Lynne Brindley, Generaldirektorin der British Library, beschreibt im Vorwort die Relevanz des Themas:

Copyright is at the heart of our successful knowledge economy. In the 21st century, access to technology, information and knowledge are the key to economic success and are governed by our current copyright laws.
Copyright has successfully maintained a balance in the public interest for creators and researchers for 300 years – yet copyright is under threat in the digital age.
There is a supreme irony that just as technology is allowing greater access to books and other creative works than ever before for education and research, new restrictions threaten to lock away digital content in a way we would never countenance for printed material.
Let’s not wake up in five years’ time and realise we have unwittingly lost a fundamental building block for innovation, education and research in the UK. Who is protecting the public interest in the digital world?
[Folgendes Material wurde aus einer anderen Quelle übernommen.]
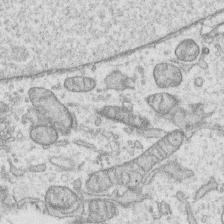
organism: Human
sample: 1205lu cells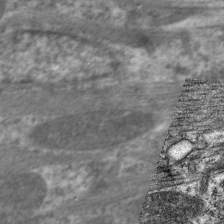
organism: C. elegans
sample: Pharynx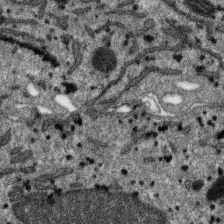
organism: Human
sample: Lung epithelial cells infected with SARS-CoV-2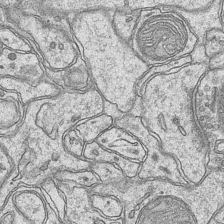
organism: Mouse
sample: CA1 Hippocampus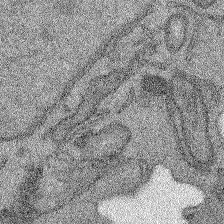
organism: Human
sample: HeLa cells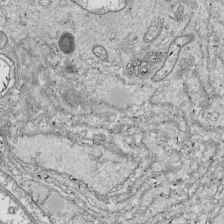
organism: Drosophila
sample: Cell division; meiosis; drosophila spermatocytes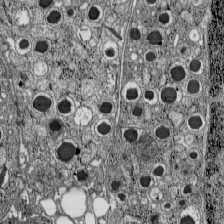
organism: C57BL Mouse
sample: Pancreatic islet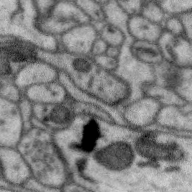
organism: Zebra finch
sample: Brain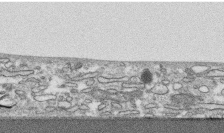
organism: Human
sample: CRL-1474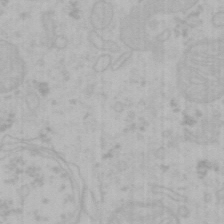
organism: Mouse
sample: Choroid plexus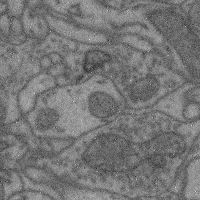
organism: Mouse
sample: Cerebral cortex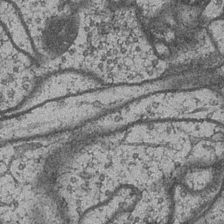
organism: Drosophila
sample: Optic medulla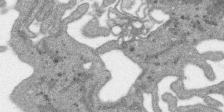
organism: Human
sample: Lung epithelial cells infected with SARS-CoV-2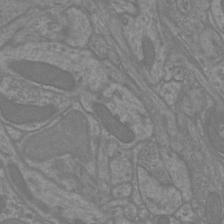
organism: Mouse
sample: Cortical neurons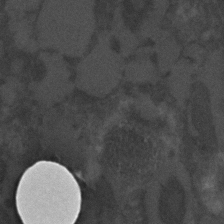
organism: C. elegans
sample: C. elegans embryo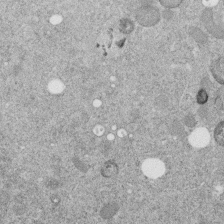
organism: C. elegans
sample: C. elegans embryo early stage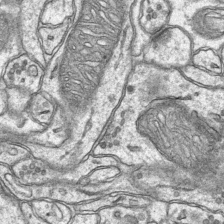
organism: Mouse
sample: CA1 Hippocampus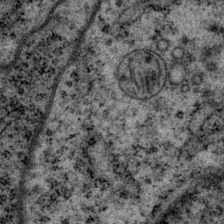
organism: P. pacificus
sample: Pharynx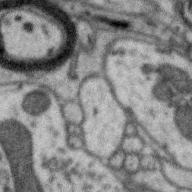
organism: Zebra finch
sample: Brain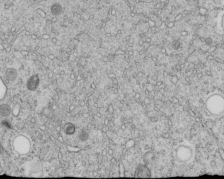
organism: C. elegans
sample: C. elegans embryo early stage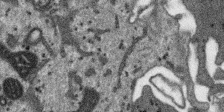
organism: Human
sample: Lung epithelial cells infected with SARS-CoV-2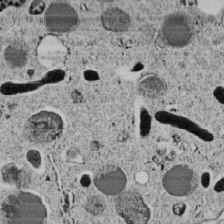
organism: C. elegans
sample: C. elegans embryo early stage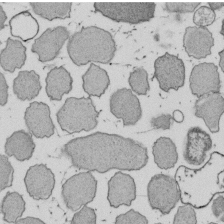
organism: E. coli
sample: Bacterial nucleoid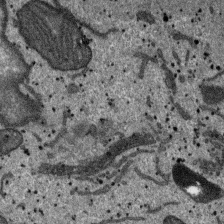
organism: Human
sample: Lung epithelial cells, uninfected (mock) control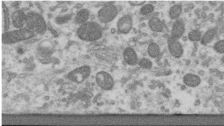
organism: Human
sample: Centriole in RPE cells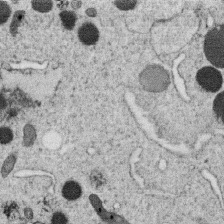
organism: C. elegans
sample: C. elegans oocyte; sperm cells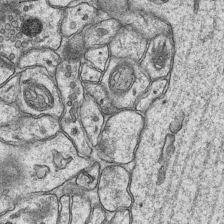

We need to redefine copyright in the digital age and find a balance to benefit creators, educators, researchers, the creative industries – and the knowledge economy.

Auf eine weitere interessante Veröffentlichung zum Thema weist Netzpolitik.org hin: Die Forschungsabteilung der Deutschen Bank „Deutsche Bank Research“ befasst sich in einer Analyse (PDF) aus dem Juli mit dem Urheberrecht im digitalen Zeitalter. Die Studie kommt zu einigen lesenswerten Ergebnissen. Beispiel:

Die Öffnung von Wertschöpfungsnetzwerken und das damit einhergehende, steigende Angebot digitaler, freier Inhalte (z.B. eGovernment, Wikis, Open Design, Open Music, Open Science, Open Access) sorgt für eine gestaltungsfreiere Dimension des Internets. Es entstehen neue Anwendungen im Wissensmanagement, der Technologietransfer wird stimuliert und für Selbständige eröffnen sich neue Geschäftsideen. Der Austausch von Informationen wird schneller und effizienter. Dadurch entsteht eine größere Wissensallmende, die einer breiteren Bevölkerungsschicht zugutekommt.

Literatur:

British Library: Driving UK Research. Is copyright a help or a hindrance? London : British Library, 2010. Online.

Dapp, T. F. : Der Pirat in uns. In den Tiefen des Urheberrechts. Frankfurt am Main : Deutsche Bank Research, 2010. Online.